Our guideline system has some limitations to acknowledge. We based our system on the impact of delayed treatment on the diagnosis in question but did not consider the burden on resources necessary for particular surgical procedures or high-risk surgical candidates. At a time when ventilators and ICU beds are extremely limited, this could be a legitimate roadblock to performing complex surgeries on higher acuity patients despite the potentially aggressive nature of their disease. As discussed by Puliatti et al., cancer patients that we would consider Level 3 cases are at especially high-risk group for COVID-19 complications [12]. If these patients are admitted to the hospital for a urologic surgery and are exposed to COVID-19, their disease course might require another hospitalization and further consumption of limited resources. An alternative approach would be to encourage the use of chemotherapy and radiation on an outpatient basis; this approach considers the patient’s overall survival at a time when hospitalizations pose increased risks to patients [13]. However, our system has the advantage in that it will allow adjustments to top-priority patients at any time to address the current state of hospital resource availability.

Although our rationales for determining surgical urgency are rooted in evidence-based knowledge and current standard practice, we faced another limitation in the lack of definitive data regarding the impact of delayed intervention on survival outcomes. For example, there are limited data on the impact of delayed radical orchiectomy on survival for testicular cancer. Due to logical concerns of metastasis and disease progression, it is still common practice to perform radical orchiectomy as early as possible despite a lack of solid survival data. Thus, some rationales are based on informed specialist opinion and common practice, which may decrease objectivity.

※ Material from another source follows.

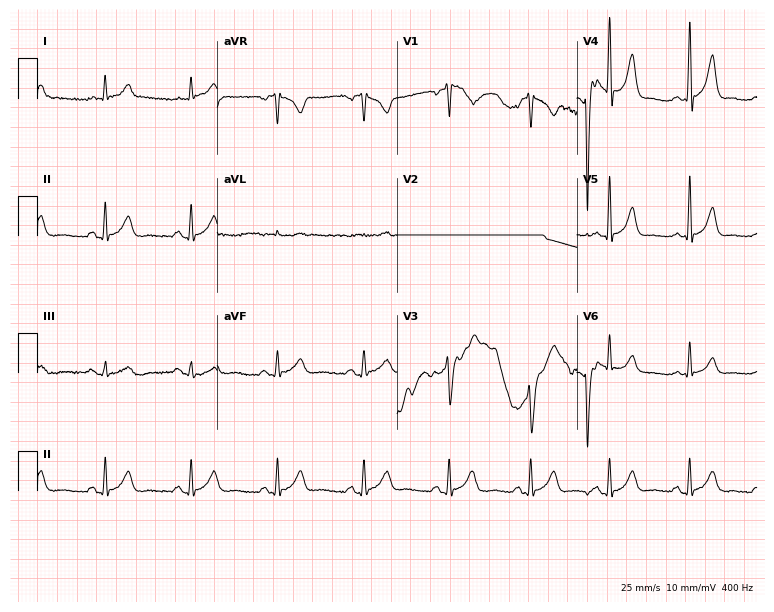
Standard 12-lead ECG recorded from a 47-year-old male patient (7.3-second recording at 400 Hz). None of these six findings is recorded: first-degree AV block, right bundle branch block (RBBB), left bundle branch block (LBBB), sinus bradycardia, atrial fibrillation (AF), sinus tachycardia. Findings outside these six are not listed.

Lastly, it is important to acknowledge that as the pandemic is still ongoing and follow up time is limited, we have not yet assessed patient/disease-specific outcomes as a result of surgical prioritization to evaluate safety and efficiency of this methodology. However, we do hope to assess patient/disease-specific outcomes as a result of our triage methodology in the future.

Conclusion

As happened at our institution in the beginning of the pandemic, there are ongoing concerns that surgical cases may again be delayed during this ongoing second wave. Overall, we believe our disease-specific approach to surgical rescheduling offers appropriate guidance to other institutions as cases begin to surge in different regions. We believe our already tested framework for which we triaged our patients to be rescheduled after the initial COVID-19 pandemic, in the epicenter of the country, could be a useful model for those who might experience similar unfortunate circumstances. While patient factors and hospital resources can lead to adjustments in the initial ranking, we do believe this simplified system can be valuable in determining the initial triage list.